Wednesday, May 12, 2010

Catholics I Like

My Lutheran friend and I were talking the other day and I told him that I was tempted to leave the Roman fold, and he told me to keep reading Balthasar and I'd change my mind. We then talked about (Hans Urs Von) Balthasar and he described that man as 'the only Catholic anyone likes'. I laughed, and realized that there aren't alot of fun Catholics to read. I was thinking about all the authors I love reading: C.S. Lewis, Jaroslav Pelikan, John Henry Newman, Rowan Williams, von Balthasar, (RJN & Schillebeeckx when I get the chance), and now (thanks to a faithful commentator of the blog), Luigi Giussani. Not all of them are Catholics, but all of them have this one thing in common that I love: they are honest.

There are some great moments in Pelikan where he just lays out the plain problems in the confessions, the contradictions, the inconsistencies, and doesn't try to hide it. It is something that has to be dealt with.

Rowan Williams has a way of just addressing the true pastoral reality of the faith being lived. He has that wonderfully Anglican quality of trying to unite two things, people, or ideas that traditionally have been at odds.

Newman - though the Calvinists hate him - has some wonderful moments where he openly confesses his ineptitude on a subject, discusses the problems with even his own theology, and always warns against accepting his views against those true authorities on the faith. He describes a humble, honest, and living faith that he has, not one that he learned in a textbook.

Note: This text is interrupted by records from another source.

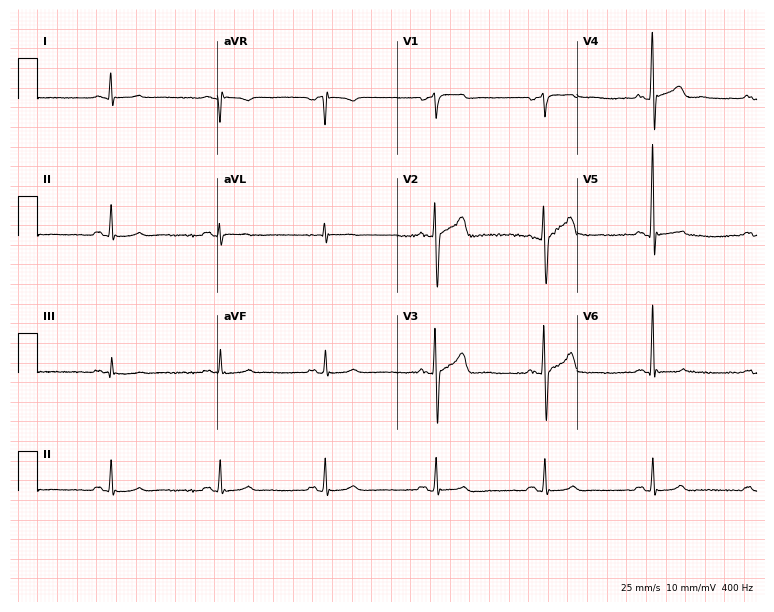
12-lead ECG from a 51-year-old male patient. No first-degree AV block, right bundle branch block, left bundle branch block, sinus bradycardia, atrial fibrillation or sinus tachycardia recorded for this tracing.
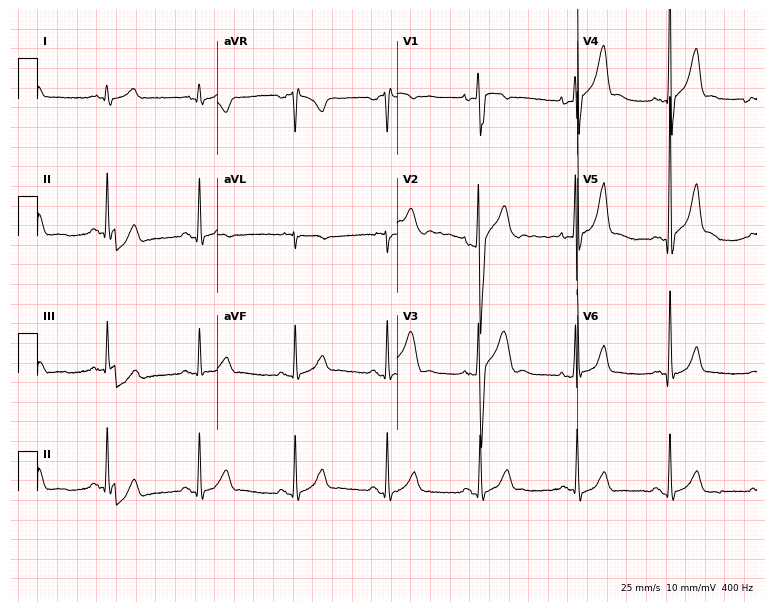
12-lead ECG from a 26-year-old man (7.3-second recording at 400 Hz). No first-degree AV block, right bundle branch block (RBBB), left bundle branch block (LBBB), sinus bradycardia, atrial fibrillation (AF) or sinus tachycardia recorded for this tracing.
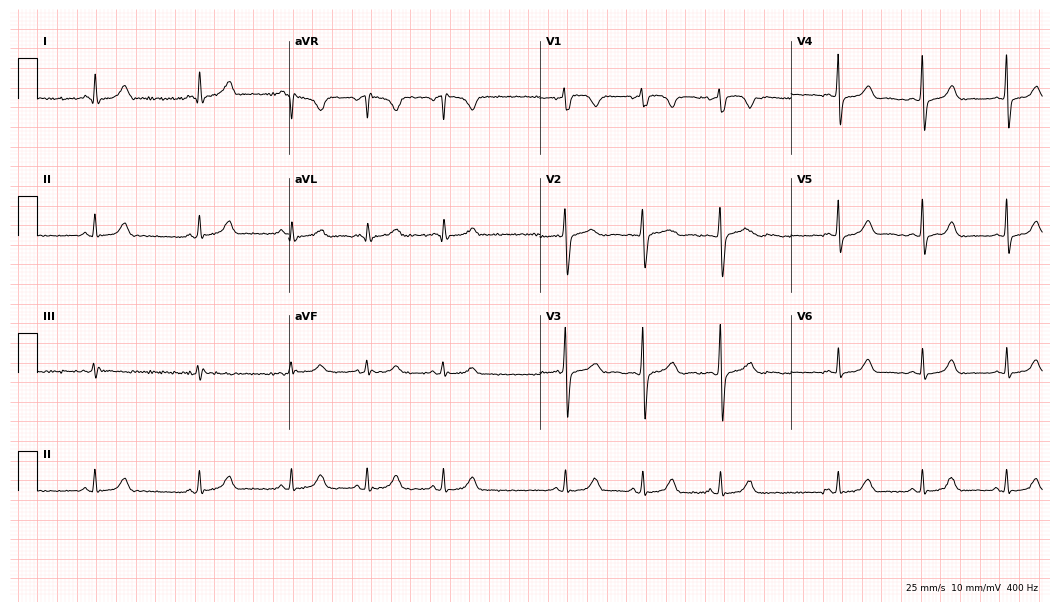
12-lead ECG (10.2-second recording at 400 Hz) from a 21-year-old female. Labelled as a normal ECG.
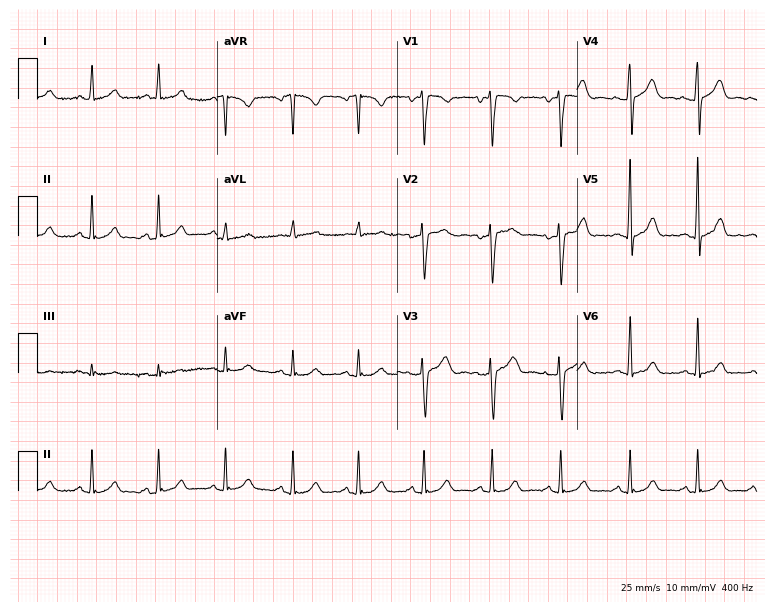
Standard 12-lead ECG recorded from a 32-year-old woman (7.3-second recording at 400 Hz). Read as a normal ECG.
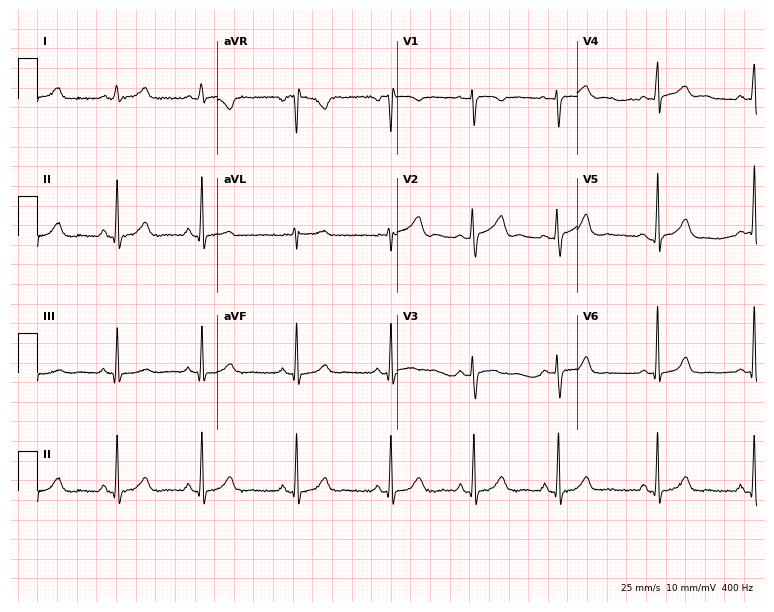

I was reading an article Fred posted by Giussani, and there was this wonderful reference summing up everything I am trying to say here:

"[describing a scene from a novel:] Abbé Gaston, the hero of the book, To Every Man a Penny, has to hear the Confession of a German soldier whom the French partisans have arrested and is to be executed; since he is a Catholic, and all trembling, the partisans allow him to make his confession, though they are Communists. Abbé Gaston says, “Confess yourself well, my boy, because you have to die. So, what have you done?” And, naturally, he says, “Women.” “Now you must repent, because you have to appear before the court of God.” And the other, with some embarrassment, says, “How can I repent? It was something I liked; if I had the chance, I’d do it again now. How can I repent?” So Abbé Gaston, all worried because he couldn’t send that individual to heaven, suddenly has a stroke of genius and says, “But are you sorry you’re not sorry?” and the other says, “Yes, I am sorry I am not sorry.” This is the last remnant of truth in that individual; this is the acknowledgment of the truth. On that infinitesimal point God builds the man’s defence. “Father, they don’t know what they are doing,” after three years of persecution at their hands."

and his description of Confession:

"This is what keeps you away from Confession–not desiring the good, not accepting to ask for the good; only this. It is not the fact that you foresee that without a miracle you will go wrong again, because a miracle can happen, and you have to ask for it if you really want the good, if you want the “something more,” if you want to be true. The miracle could happen in twenty years’ time, when your concubine dies."

These are the Catholics I like, the ones who are honest about the good, the bad, and the ugly, in the faith, and most of all dwell on the beautiful. The ones who always consciously center on Christ. These are the ones who make my faith about something beyond mere intellectual assent to a rational argument/apologetic.

1 comment:

  1. the line about the concubine always startles me, but it's true, and I love it!

    by the way, both Balthasar and Giussani have something else in common: they both loved fiction and music... Giussani is always referring to something or other, both heavy & light: Love and Fate by Grossman, To Every Man a Penny, Lord of the World by Robert Hugh Benson, The End of the Affair by Graham Greene (great one by the way). He really loved the poetry of Leopardi. Balthasar wrote a book on Georges Bernanos (Bernanos's Diary of a Country Priest is deeply funny & devastatingly honest), and wrote monographs on Dante, GM Hopkins, Charles Peguy (Theological Aesthetics: Lay Styles, vol III of Glory of the Lord). And there's more: Flannery O'Connor, Walker Percy, L'morte d'Urban by Powers, The Edge of Sadness by Edwin O'Connor. I said that they both loved music, but beyond Mozart's Ave Verum Corpus (which I sang as a child), I know nothing - I do love the great things that they recommend.